Tuvieron que pasar 12 años para que, finalmente, en todo México ya sea ley el matrimonio igualitario. El camino que inició en 2010 la Ciudad de México, esta ciudad de derechos, se enfrentó con todo tipo de adversidades de gente e instituciones que se negaban a entender una verdad clara y sencilla: que todas las personas tienen el derecho a hacer su vida con quien quieran, con quien amen.

Hoy, por fin, los 32 estados del país cuentan con su respectiva legislación para que las personas, sin importar su sexualidad , puedan contraer matrimonio con todos los beneficios y responsabilidades que otorga el Estado. Durante muchos años, miles de parejas del mismo sexo tenían que vivir escondidas, aparentando una convivencia distante dentro de su propio entorno y, lo que es peor, sin contar con el respaldo que corresponde a todo cónyuge.

A finales de la década de los 80, el politólogo británico David Held se preguntaba en su obra "Models of Democracy" (Standford University Press, 1987): ¿hasta cuándo se debe considerar que la deliberación, en la democracia, ha tenido éxito? Y respondiendo a su propia pregunta, afirmó que la fuerza de la racionalidad discursiva resulta vital para las mejores soluciones a los problemas colectivos.

Esta premisa adquiere mayor relevancia cuando en las democracias en vías de desarrollo, como la nuestra, la deliberación de los asuntos públicos deriva en actos jurídicos concretos. En este caso se refiere a que del discurso se pasa a legislaciones específicas para minorías que habían sido escuchadas a cuentagotas, marginadas y violentadas en su derecho a la inclusión en la sociedad mexicana: las personas con identidad de género y orientación sexual distinta a la de la mayoría.

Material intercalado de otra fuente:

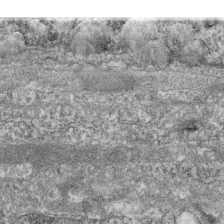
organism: Zebrafish
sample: Cilia; retinal pigment epithelium
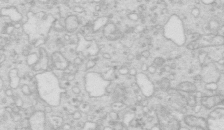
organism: Mouse
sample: Multiciliated cells
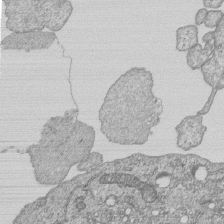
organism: Human
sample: MDA-MB-231 cells
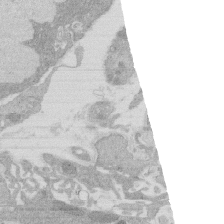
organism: Rat
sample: Salivary granule

No se trata de estar o no estar de acuerdo: se trata simplemente de respetar la dignidad de la condición natural del ser humano, es decir, la identidad de género y la orientación sexual deben de ser bienquistas tal y como se toleran otros elementos de las dimensiones de la identidad humana, como el sexo, la edad, o la raza.

La lucha por los derechos para todas y todos no se acaba aquí. El hecho de que Tamaulipas ya cuente con su legislación respectiva y que en todo el país sea ley el matrimonio igualitario, sin duda es loable. No debemos olvidar que esto ya representa uno de los grandes parteaguas en nuestro país, en la consolidación de los derechos humanos, incluyendo aquellos que la ONU ha determinado como de tercera generación y, especialmente, aquellos principios establecidos en la Declaración de Montreal de 2006 en el marco de la Conferencia Internacional de los Derechos Humanos LGBT (SIC).

Este parteaguas, a su vez, representa una victoria para una sociedad mexicana cada vez más dinámica, cada vez más plural y cada vez más heterogénea cuyo pulso no puede estar alejado de las actualizaciones que todas las Leyes debieran hacer cada determinado número de años.

El desafío, ahora, es vigilar y hacer cumplir su nuevo resolutivo para lograr erradicar no solo la estigmatización sino la discriminación e incluso la violencia a quienes hoy gozan de esta nueva legislación.

¿A qué me refiero? A que las leyes de matrimonio igualitario deben ir acompañadas, por un lado, de todas las adecuaciones legales para que las parejas del mismo sexo cuenten con los mismos derechos que las parejas heterosexuales, como por ejemplo ser reconocidas como beneficiarias de la seguridad social o la pensión de sus cónyuges.

Ya hay un piso parejo desde el punto de vista legal en todo el país. Lo que falta es darle sustento a nivel social. Es decir, que entre todas y todos rompamos los estigmas y la discriminación, que entendamos y vivamos en el respeto por las decisiones de vida de las personas, independientemente de sus preferencias sexuales. El amor es amor y el respeto al derecho ajeno es también amor al prójimo.